CN114135393A

CN114135393A - Electric auxiliary turbocharger structure

Info

Publication number: CN114135393A
Application number: CN202210003957.6A
Authority: CN
Inventors: 王文鼎; 刘扬; 周黎; 王强; 申华; 袁小平; 王政川; 彭正军; 龙家豪; 钟佳宏; 祝磊
Original assignee: Chongqing Jiangjin Shipbuilding Industry Co Ltd
Current assignee: Chongqing Jiangjin Shipbuilding Industry Co Ltd
Priority date: 2022-01-05
Filing date: 2022-01-05
Publication date: 2022-03-04
Anticipated expiration: 2042-01-05

Abstract

The invention discloses an electric auxiliary turbocharger structure which is used for improving the performance of a turbocharger under the condition of low load of a diesel engine. An electric auxiliary turbocharger structure comprises an impeller housing of a turbocharger, a turbine shaft, a gas compression impeller arranged on the turbine shaft, and an impeller locking nut in threaded fit on the turbine shaft, wherein a flange is sleeved at one end, extending out of the impeller locking nut, of the turbine shaft, and is axially locked through a shaft sleeve in threaded fit on the turbine shaft; the high-speed permanent magnet motor is provided with a shell, a motor stator and a motor rotor, the shell is fixed in an impeller housing of the turbocharger, and one end of the motor rotor is coaxially fixed on the flange plate through a connecting bolt.

Description

Electric auxiliary turbocharger structure

Technical Field

The invention relates to the technical field of turbochargers, in particular to an electric auxiliary turbocharger structure.

Background

The electric auxiliary turbocharger can optimize the low working condition performance of the diesel engine and improve the fuel economy of the diesel engine, and is a trend of the technical development of the turbocharger. Because the exhaust gas quantity is insufficient when the diesel engine runs at low load, and the turbocharger cannot provide enough air for the turbocharger to optimize the engine performance to the maximum, an electric auxiliary turbocharger is adopted, a specially designed high-speed permanent magnet motor is installed on the turbocharger, the high-speed permanent magnet motor applies torque to a rotor of the turbocharger, so that the speed of the rotor can be maintained or changed under the condition of low exhaust gas quantity of the engine, and therefore enough compressed air is provided for the engine.

Disclosure of Invention

The invention aims to overcome the defects of the prior art and provides an electric auxiliary turbocharger structure which is used for improving the performance of a turbocharger at the low load of a diesel engine.

The purpose of the invention is realized as follows:

an electric auxiliary turbocharger structure comprises a turbine wheel cover of a turbocharger, a turbine shaft, a gas compressing impeller arranged on the turbine shaft, and an impeller locking nut in threaded fit on the turbine shaft,

one end of the turbine shaft, which extends out of the impeller locking nut, is sleeved with a flange which is axially locked through a shaft sleeve in threaded fit on the turbine shaft;

the high-speed permanent magnet motor is provided with a shell, a motor stator and a motor rotor, the shell is fixed in an impeller housing of the turbocharger, and one end of the motor rotor is coaxially fixed on the flange plate through a connecting bolt.

Preferably, the motor rotor comprises a hollow shaft, a coil arranged on the hollow shaft, and an end turn in threaded fit on the hollow shaft, wherein the end turn is matched with a step arranged on the hollow shaft to lock the coil.

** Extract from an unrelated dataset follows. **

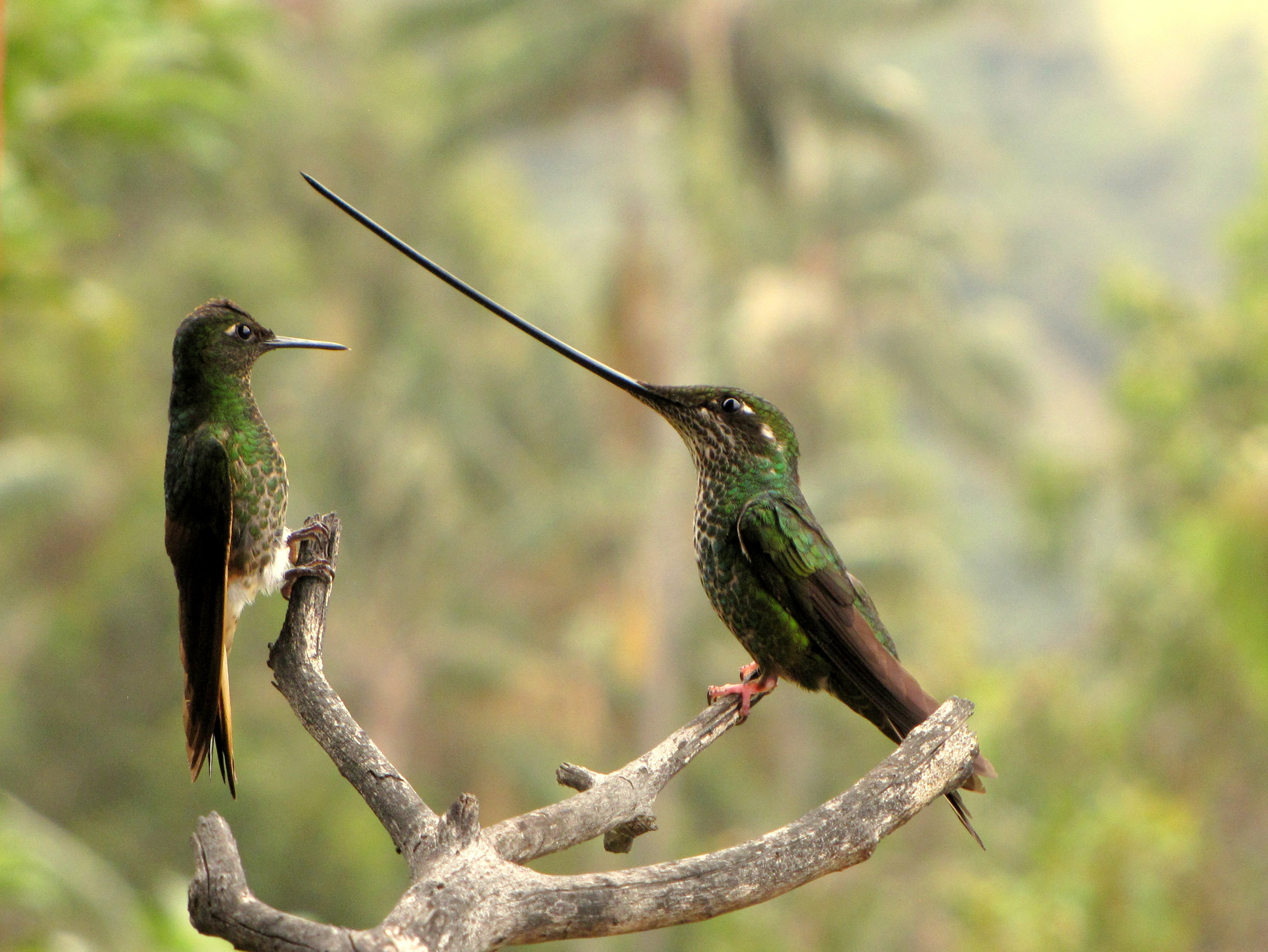 Ensifera ensifera (Pico de sable)

Preferably, one end of the hollow shaft fixed with the flange is disc-shaped.

Preferably, the notch cuttype is personally submitted in the periphery of axle sleeve, the ring flange passes through hole axle cooperation step location and installs on the axle sleeve, one section that the axle sleeve is adjacent with the hollow shaft is equipped with the hexagonal structure.

Preferably, the matching part of the shaft sleeve and the flange is coated with a wear-resistant coating.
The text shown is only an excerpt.